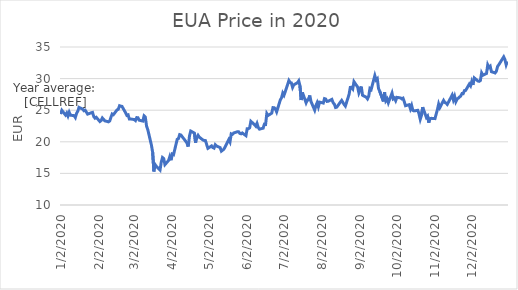
| Category | Price |
|---|---|
| 12/31/20 | 32.72 |
| 12/30/20 | 32.19 |
| 12/29/20 | 33.02 |
| 12/28/20 | 33.44 |
| 12/24/20 | 32.19 |
| 12/23/20 | 31.92 |
| 12/22/20 | 31.15 |
| 12/21/20 | 30.89 |
| 12/18/20 | 31.1 |
| 12/17/20 | 31.96 |
| 12/16/20 | 31.78 |
| 12/15/20 | 32.18 |
| 12/14/20 | 30.81 |
| 12/11/20 | 30.52 |
| 12/10/20 | 30.9 |
| 12/9/20 | 29.7 |
| 12/8/20 | 29.57 |
| 12/7/20 | 29.62 |
| 12/4/20 | 30.11 |
| 12/3/20 | 29 |
| 12/2/20 | 29.55 |
| 12/1/20 | 28.86 |
| 11/30/20 | 29.14 |
| 11/27/20 | 28.13 |
| 11/26/20 | 28.1 |
| 11/25/20 | 27.62 |
| 11/24/20 | 27.63 |
| 11/23/20 | 27.25 |
| 11/20/20 | 26.74 |
| 11/19/20 | 26.35 |
| 11/18/20 | 27.19 |
| 11/17/20 | 26.64 |
| 11/16/20 | 27.39 |
| 11/13/20 | 26.28 |
| 11/12/20 | 25.92 |
| 11/11/20 | 26.13 |
| 11/10/20 | 26.23 |
| 11/9/20 | 26.55 |
| 11/6/20 | 25.42 |
| 11/5/20 | 25.98 |
| 11/4/20 | 25.11 |
| 11/3/20 | 24.39 |
| 11/2/20 | 23.67 |
| 10/30/20 | 23.71 |
| 10/29/20 | 23.67 |
| 10/28/20 | 23.03 |
| 10/27/20 | 24.07 |
| 10/26/20 | 23.85 |
| 10/23/20 | 25.49 |
| 10/22/20 | 24.18 |
| 10/21/20 | 23.56 |
| 10/20/20 | 24.41 |
| 10/19/20 | 24.98 |
| 10/16/20 | 24.89 |
| 10/15/20 | 24.96 |
| 10/14/20 | 25.75 |
| 10/13/20 | 25.22 |
| 10/12/20 | 25.87 |
| 10/9/20 | 25.71 |
| 10/8/20 | 26.34 |
| 10/7/20 | 26.9 |
| 10/6/20 | 26.79 |
| 10/5/20 | 26.94 |
| 10/2/20 | 27.03 |
| 10/1/20 | 26.51 |
| 9/30/20 | 26.93 |
| 9/29/20 | 26.79 |
| 9/28/20 | 27.71 |
| 9/25/20 | 26.17 |
| 9/24/20 | 26.79 |
| 9/23/20 | 26.5 |
| 9/22/20 | 27.85 |
| 9/21/20 | 26.4 |
| 9/18/20 | 27.99 |
| 9/17/20 | 28.43 |
| 9/16/20 | 29.99 |
| 9/15/20 | 29.79 |
| 9/14/20 | 30.47 |
| 9/11/20 | 28.26 |
| 9/10/20 | 28.42 |
| 9/9/20 | 27.2 |
| 9/8/20 | 26.79 |
| 9/7/20 | 27.05 |
| 9/4/20 | 27.36 |
| 9/3/20 | 28.74 |
| 9/2/20 | 28.23 |
| 9/1/20 | 27.74 |
| 8/31/20 | 28.66 |
| 8/28/20 | 29.52 |
| 8/27/20 | 28.37 |
| 8/26/20 | 28.62 |
| 8/25/20 | 28.61 |
| 8/24/20 | 27.48 |
| 8/21/20 | 25.65 |
| 8/20/20 | 25.9 |
| 8/19/20 | 26.23 |
| 8/18/20 | 26.55 |
| 8/17/20 | 26.3 |
| 8/14/20 | 25.48 |
| 8/13/20 | 25.43 |
| 8/12/20 | 25.97 |
| 8/11/20 | 26.19 |
| 8/10/20 | 26.71 |
| 8/7/20 | 26.42 |
| 8/6/20 | 26.39 |
| 8/5/20 | 26.77 |
| 8/4/20 | 26.83 |
| 8/3/20 | 26.13 |
| 7/31/20 | 26.28 |
| 7/30/20 | 25.54 |
| 7/29/20 | 26.19 |
| 7/28/20 | 25.74 |
| 7/27/20 | 25.01 |
| 7/24/20 | 26.37 |
| 7/23/20 | 27.33 |
| 7/22/20 | 26.63 |
| 7/21/20 | 26.61 |
| 7/20/20 | 26.17 |
| 7/17/20 | 27.82 |
| 7/16/20 | 26.61 |
| 7/15/20 | 28.85 |
| 7/14/20 | 29.64 |
| 7/13/20 | 29.35 |
| 7/10/20 | 29.02 |
| 7/9/20 | 28.61 |
| 7/8/20 | 29.32 |
| 7/7/20 | 29.39 |
| 7/6/20 | 29.7 |
| 7/3/20 | 27.91 |
| 7/2/20 | 27.37 |
| 7/1/20 | 27.71 |
| 6/30/20 | 26.97 |
| 6/29/20 | 26.63 |
| 6/26/20 | 24.73 |
| 6/25/20 | 25.18 |
| 6/24/20 | 25.4 |
| 6/23/20 | 25.41 |
| 6/22/20 | 24.53 |
| 6/19/20 | 24.16 |
| 6/18/20 | 24.47 |
| 6/17/20 | 22.75 |
| 6/16/20 | 22.78 |
| 6/15/20 | 22.16 |
| 6/12/20 | 22 |
| 6/11/20 | 22.27 |
| 6/10/20 | 22.91 |
| 6/9/20 | 22.48 |
| 6/8/20 | 22.71 |
| 6/5/20 | 23.24 |
| 6/4/20 | 22.21 |
| 6/3/20 | 22.08 |
| 6/2/20 | 22.07 |
| 6/1/20 | 20.97 |
| 5/29/20 | 21.4 |
| 5/28/20 | 21.26 |
| 5/27/20 | 21.33 |
| 5/26/20 | 21.6 |
| 5/25/20 | 21.59 |
| 5/22/20 | 21.4 |
| 5/21/20 | 21.18 |
| 5/20/20 | 21.26 |
| 5/19/20 | 19.97 |
| 5/18/20 | 20.34 |
| 5/15/20 | 19.17 |
| 5/14/20 | 18.84 |
| 5/13/20 | 18.67 |
| 5/12/20 | 18.52 |
| 5/11/20 | 19.07 |
| 5/8/20 | 19.35 |
| 5/7/20 | 19.54 |
| 5/6/20 | 19 |
| 5/5/20 | 19.09 |
| 5/4/20 | 19.35 |
| 5/1/20 | 18.97 |
| 4/30/20 | 19.57 |
| 4/29/20 | 20.19 |
| 4/28/20 | 20.21 |
| 4/27/20 | 20.28 |
| 4/24/20 | 20.74 |
| 4/23/20 | 21.03 |
| 4/22/20 | 20.66 |
| 4/21/20 | 19.85 |
| 4/20/20 | 21.38 |
| 4/17/20 | 21.7 |
| 4/16/20 | 20.94 |
| 4/15/20 | 19.25 |
| 4/14/20 | 19.81 |
| 4/9/20 | 21.08 |
| 4/8/20 | 21.14 |
| 4/7/20 | 20.51 |
| 4/6/20 | 20.4 |
| 4/3/20 | 17.96 |
| 4/2/20 | 18.06 |
| 4/1/20 | 17.08 |
| 3/31/20 | 17.68 |
| 3/30/20 | 17.06 |
| 3/27/20 | 16.39 |
| 3/26/20 | 17.35 |
| 3/25/20 | 17.51 |
| 3/24/20 | 16.78 |
| 3/23/20 | 15.54 |
| 3/20/20 | 16.11 |
| 3/19/20 | 16.39 |
| 3/18/20 | 15.3 |
| 3/17/20 | 18.31 |
| 3/16/20 | 19.47 |
| 3/13/20 | 21.94 |
| 3/12/20 | 22.52 |
| 3/11/20 | 23.92 |
| 3/10/20 | 24.1 |
| 3/9/20 | 23.28 |
| 3/6/20 | 23.42 |
| 3/5/20 | 23.81 |
| 3/4/20 | 23.83 |
| 3/3/20 | 23.36 |
| 3/2/20 | 23.52 |
| 2/28/20 | 23.61 |
| 2/27/20 | 23.6 |
| 2/26/20 | 24.26 |
| 2/25/20 | 24.18 |
| 2/24/20 | 24.57 |
| 2/21/20 | 25.61 |
| 2/20/20 | 25.64 |
| 2/19/20 | 25.71 |
| 2/18/20 | 25.14 |
| 2/17/20 | 25.05 |
| 2/14/20 | 24.29 |
| 2/13/20 | 24.4 |
| 2/12/20 | 23.88 |
| 2/11/20 | 23.3 |
| 2/10/20 | 23.16 |
| 2/7/20 | 23.32 |
| 2/6/20 | 23.56 |
| 2/5/20 | 23.77 |
| 2/4/20 | 23.36 |
| 2/3/20 | 23.21 |
| 1/31/20 | 23.88 |
| 1/30/20 | 23.74 |
| 1/29/20 | 23.99 |
| 1/28/20 | 24.65 |
| 1/27/20 | 24.59 |
| 1/24/20 | 24.38 |
| 1/23/20 | 24.7 |
| 1/22/20 | 25.01 |
| 1/21/20 | 24.92 |
| 1/20/20 | 25.17 |
| 1/17/20 | 25.44 |
| 1/16/20 | 24.85 |
| 1/15/20 | 24.51 |
| 1/14/20 | 23.84 |
| 1/13/20 | 24.14 |
| 1/10/20 | 24.21 |
| 1/9/20 | 24.67 |
| 1/8/20 | 24.08 |
| 1/7/20 | 24.55 |
| 1/6/20 | 24.23 |
| 1/3/20 | 24.98 |
| 1/2/20 | 24.39 |
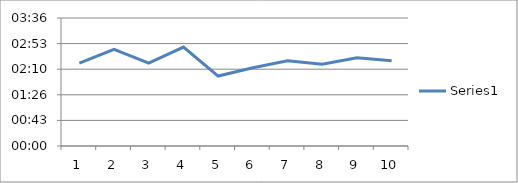
| Category | Series 0 |
|---|---|
| 0 | 0.002 |
| 1 | 0.002 |
| 2 | 0.002 |
| 3 | 0.002 |
| 4 | 0.001 |
| 5 | 0.002 |
| 6 | 0.002 |
| 7 | 0.002 |
| 8 | 0.002 |
| 9 | 0.002 |
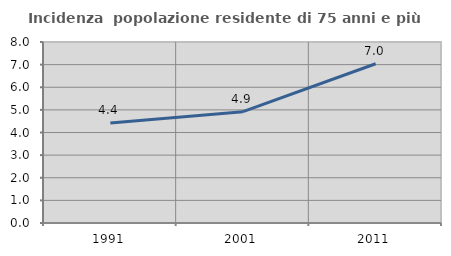
| Category | Incidenza  popolazione residente di 75 anni e più |
|---|---|
| 1991.0 | 4.415 |
| 2001.0 | 4.919 |
| 2011.0 | 7.04 |
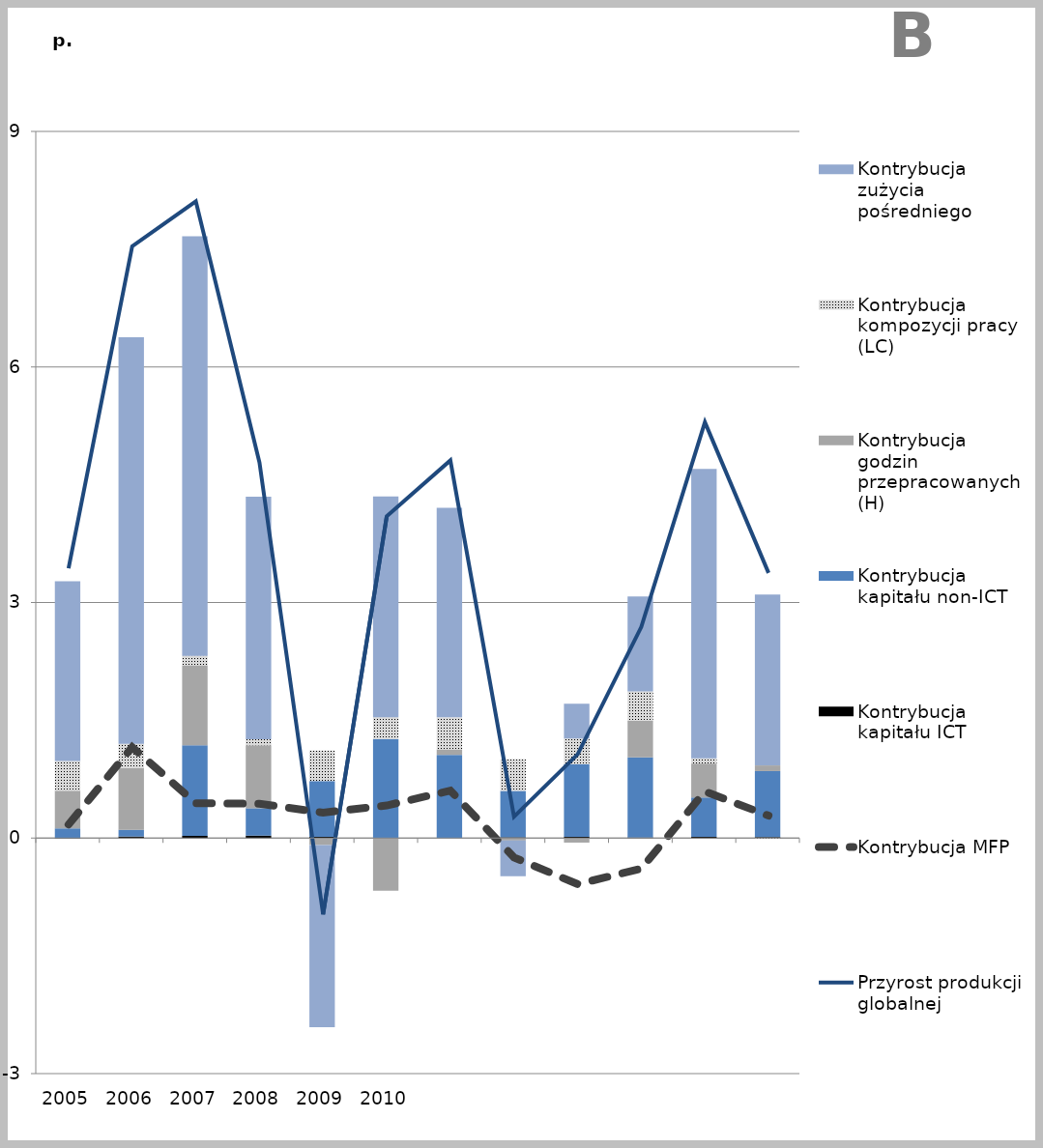
| Category | Kontrybucja kapitału ICT | Kontrybucja kapitału non-ICT | Kontrybucja godzin przepracowanych (H) | Kontrybucja kompozycji pracy (LC) | Kontrybucja zużycia pośredniego |
|---|---|---|---|---|---|
| 2005.0 | -0.008 | 0.123 | 0.479 | 0.379 | 2.289 |
| 2006.0 | 0.019 | 0.086 | 0.788 | 0.307 | 5.178 |
| 2007.0 | 0.028 | 1.153 | 1.019 | 0.12 | 5.346 |
| 2008.0 | 0.031 | 0.349 | 0.802 | 0.076 | 3.089 |
| 2009.0 | 0.016 | 0.71 | -0.089 | 0.389 | -2.321 |
| 2010.0 | -0.003 | 1.262 | -0.667 | 0.278 | 2.811 |
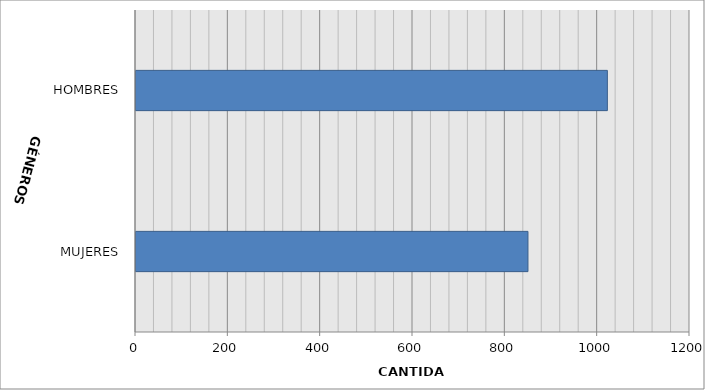
| Category | Series 0 |
|---|---|
| MUJERES | 849 |
| HOMBRES | 1021 |
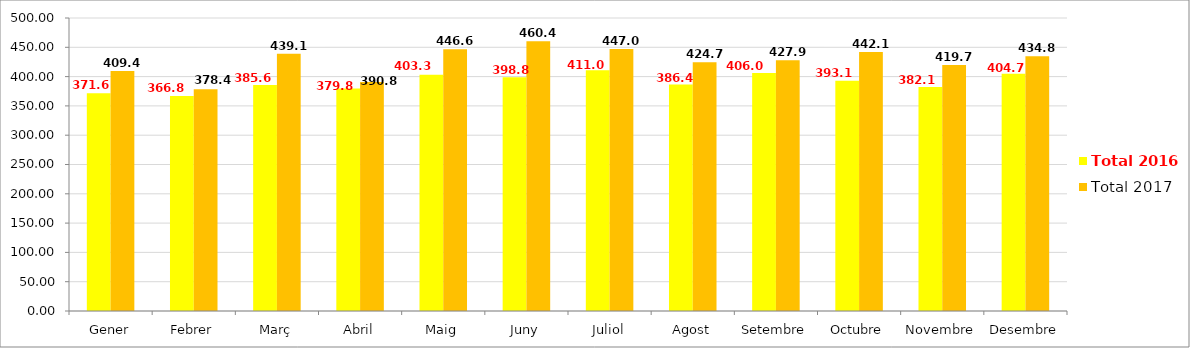
| Category | Total 2016 | Total 2017 |
|---|---|---|
| Gener | 371.62 | 409.42 |
| Febrer | 366.84 | 378.48 |
| Març | 385.68 | 439.16 |
| Abril | 379.84 | 390.82 |
| Maig | 403.32 | 446.66 |
| Juny | 398.86 | 460.46 |
| Juliol | 411.04 | 447 |
| Agost | 386.4 | 424.7 |
| Setembre | 406 | 427.9 |
| Octubre | 393.1 | 442.179 |
| Novembre | 382.181 | 419.76 |
| Desembre | 404.76 | 434.88 |
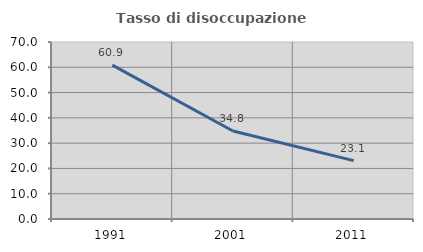
| Category | Tasso di disoccupazione giovanile  |
|---|---|
| 1991.0 | 60.87 |
| 2001.0 | 34.783 |
| 2011.0 | 23.077 |
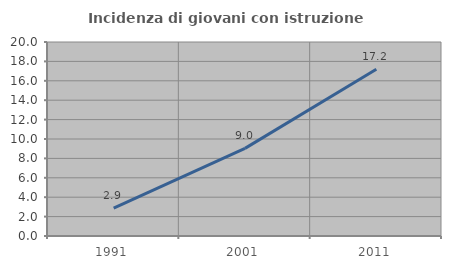
| Category | Incidenza di giovani con istruzione universitaria |
|---|---|
| 1991.0 | 2.874 |
| 2001.0 | 9.036 |
| 2011.0 | 17.197 |
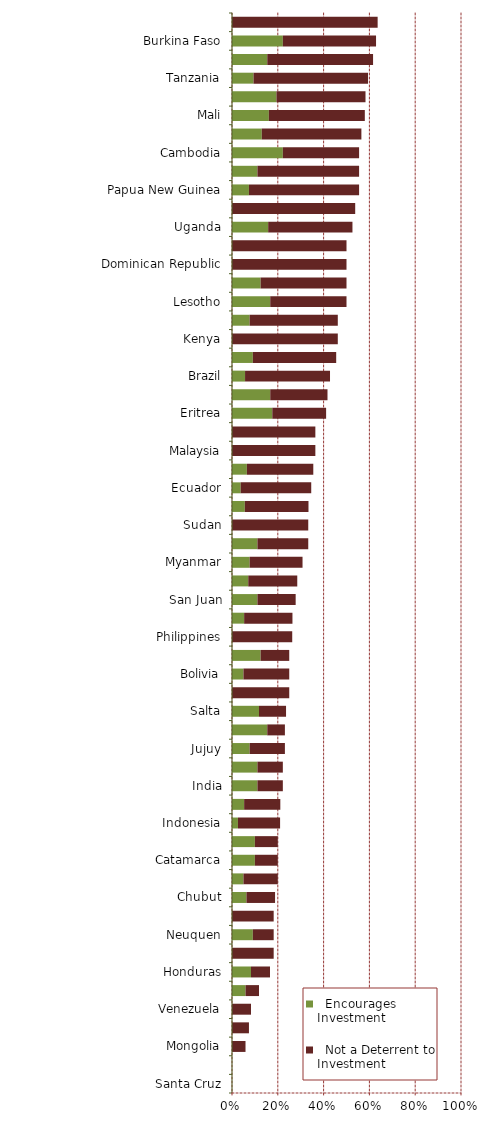
| Category |   Encourages Investment |   Not a Deterrent to Investment |
|---|---|---|
| Santa Cruz | 0 | 0 |
| Kyrgyzstan | 0 | 0 |
| Mongolia | 0 | 0.059 |
| Zimbabwe | 0 | 0.074 |
| Venezuela | 0 | 0.083 |
| Mendoza | 0.059 | 0.059 |
| Honduras | 0.083 | 0.083 |
| South Sudan | 0 | 0.182 |
| Neuquen | 0.091 | 0.091 |
| Kazakhstan | 0 | 0.182 |
| Chubut | 0.063 | 0.125 |
| Guinea (Conakry) | 0.05 | 0.15 |
| Catamarca | 0.1 | 0.1 |
| La Rioja | 0.1 | 0.1 |
| Indonesia | 0.026 | 0.184 |
| China | 0.053 | 0.158 |
| India | 0.111 | 0.111 |
| Vietnam | 0.111 | 0.111 |
| Jujuy | 0.077 | 0.154 |
| Rio Negro | 0.154 | 0.077 |
| Salta | 0.118 | 0.118 |
| Nigeria | 0 | 0.25 |
| Bolivia | 0.05 | 0.2 |
| Thailand | 0.125 | 0.125 |
| Philippines | 0 | 0.263 |
| Niger | 0.053 | 0.211 |
| San Juan | 0.111 | 0.167 |
| Russia | 0.071 | 0.214 |
| Myanmar | 0.077 | 0.231 |
| Solomon Islands | 0.111 | 0.222 |
| Sudan | 0 | 0.333 |
| Madagascar | 0.056 | 0.278 |
| Ecuador | 0.038 | 0.308 |
| Democratic Republic of Congo (DRC) | 0.065 | 0.29 |
| Malaysia | 0 | 0.364 |
| Ethiopia | 0 | 0.364 |
| Eritrea | 0.176 | 0.235 |
| Angola | 0.167 | 0.25 |
| Brazil | 0.057 | 0.371 |
| Egypt | 0.091 | 0.364 |
| Kenya | 0 | 0.462 |
| Mozambique | 0.077 | 0.385 |
| Lesotho | 0.167 | 0.333 |
| South Africa | 0.125 | 0.375 |
| Dominican Republic | 0 | 0.5 |
| Laos | 0 | 0.5 |
| Uganda | 0.158 | 0.368 |
| Sierra Leone | 0 | 0.538 |
| Papua New Guinea | 0.074 | 0.481 |
| Mauritania | 0.111 | 0.444 |
| Cambodia | 0.222 | 0.333 |
| Ivory Coast | 0.13 | 0.435 |
| Mali | 0.161 | 0.419 |
| Colombia | 0.194 | 0.389 |
| Tanzania | 0.094 | 0.5 |
| Fiji | 0.154 | 0.462 |
| Burkina Faso | 0.222 | 0.407 |
| Central African Republic | 0 | 0.636 |
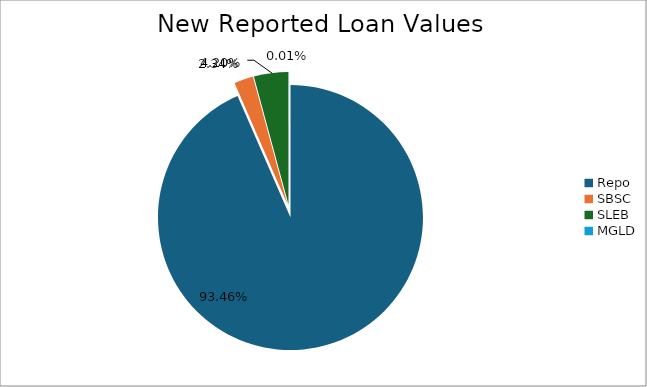
| Category | Series 0 |
|---|---|
| Repo | 9071812.226 |
| SBSC | 226806.063 |
| SLEB | 407755.747 |
| MGLD | 491.934 |

What to produce:
With the pictures omitted, copy exactly the lines of the listing above starting at the line containing "6/3/20 | 22.08 |" and ending at the line containing "6 | 0.002 |", both included.

Completed exercise:
| 6/3/20 | 22.08 |
| 6/2/20 | 22.07 |
| 6/1/20 | 20.97 |
| 5/29/20 | 21.4 |
| 5/28/20 | 21.26 |
| 5/27/20 | 21.33 |
| 5/26/20 | 21.6 |
| 5/25/20 | 21.59 |
| 5/22/20 | 21.4 |
| 5/21/20 | 21.18 |
| 5/20/20 | 21.26 |
| 5/19/20 | 19.97 |
| 5/18/20 | 20.34 |
| 5/15/20 | 19.17 |
| 5/14/20 | 18.84 |
| 5/13/20 | 18.67 |
| 5/12/20 | 18.52 |
| 5/11/20 | 19.07 |
| 5/8/20 | 19.35 |
| 5/7/20 | 19.54 |
| 5/6/20 | 19 |
| 5/5/20 | 19.09 |
| 5/4/20 | 19.35 |
| 5/1/20 | 18.97 |
| 4/30/20 | 19.57 |
| 4/29/20 | 20.19 |
| 4/28/20 | 20.21 |
| 4/27/20 | 20.28 |
| 4/24/20 | 20.74 |
| 4/23/20 | 21.03 |
| 4/22/20 | 20.66 |
| 4/21/20 | 19.85 |
| 4/20/20 | 21.38 |
| 4/17/20 | 21.7 |
| 4/16/20 | 20.94 |
| 4/15/20 | 19.25 |
| 4/14/20 | 19.81 |
| 4/9/20 | 21.08 |
| 4/8/20 | 21.14 |
| 4/7/20 | 20.51 |
| 4/6/20 | 20.4 |
| 4/3/20 | 17.96 |
| 4/2/20 | 18.06 |
| 4/1/20 | 17.08 |
| 3/31/20 | 17.68 |
| 3/30/20 | 17.06 |
| 3/27/20 | 16.39 |
| 3/26/20 | 17.35 |
| 3/25/20 | 17.51 |
| 3/24/20 | 16.78 |
| 3/23/20 | 15.54 |
| 3/20/20 | 16.11 |
| 3/19/20 | 16.39 |
| 3/18/20 | 15.3 |
| 3/17/20 | 18.31 |
| 3/16/20 | 19.47 |
| 3/13/20 | 21.94 |
| 3/12/20 | 22.52 |
| 3/11/20 | 23.92 |
| 3/10/20 | 24.1 |
| 3/9/20 | 23.28 |
| 3/6/20 | 23.42 |
| 3/5/20 | 23.81 |
| 3/4/20 | 23.83 |
| 3/3/20 | 23.36 |
| 3/2/20 | 23.52 |
| 2/28/20 | 23.61 |
| 2/27/20 | 23.6 |
| 2/26/20 | 24.26 |
| 2/25/20 | 24.18 |
| 2/24/20 | 24.57 |
| 2/21/20 | 25.61 |
| 2/20/20 | 25.64 |
| 2/19/20 | 25.71 |
| 2/18/20 | 25.14 |
| 2/17/20 | 25.05 |
| 2/14/20 | 24.29 |
| 2/13/20 | 24.4 |
| 2/12/20 | 23.88 |
| 2/11/20 | 23.3 |
| 2/10/20 | 23.16 |
| 2/7/20 | 23.32 |
| 2/6/20 | 23.56 |
| 2/5/20 | 23.77 |
| 2/4/20 | 23.36 |
| 2/3/20 | 23.21 |
| 1/31/20 | 23.88 |
| 1/30/20 | 23.74 |
| 1/29/20 | 23.99 |
| 1/28/20 | 24.65 |
| 1/27/20 | 24.59 |
| 1/24/20 | 24.38 |
| 1/23/20 | 24.7 |
| 1/22/20 | 25.01 |
| 1/21/20 | 24.92 |
| 1/20/20 | 25.17 |
| 1/17/20 | 25.44 |
| 1/16/20 | 24.85 |
| 1/15/20 | 24.51 |
| 1/14/20 | 23.84 |
| 1/13/20 | 24.14 |
| 1/10/20 | 24.21 |
| 1/9/20 | 24.67 |
| 1/8/20 | 24.08 |
| 1/7/20 | 24.55 |
| 1/6/20 | 24.23 |
| 1/3/20 | 24.98 |
| 1/2/20 | 24.39 |
| Category | Series 0 |
|---|---|
| 0 | 0.002 |
| 1 | 0.002 |
| 2 | 0.002 |
| 3 | 0.002 |
| 4 | 0.001 |
| 5 | 0.002 |
| 6 | 0.002 |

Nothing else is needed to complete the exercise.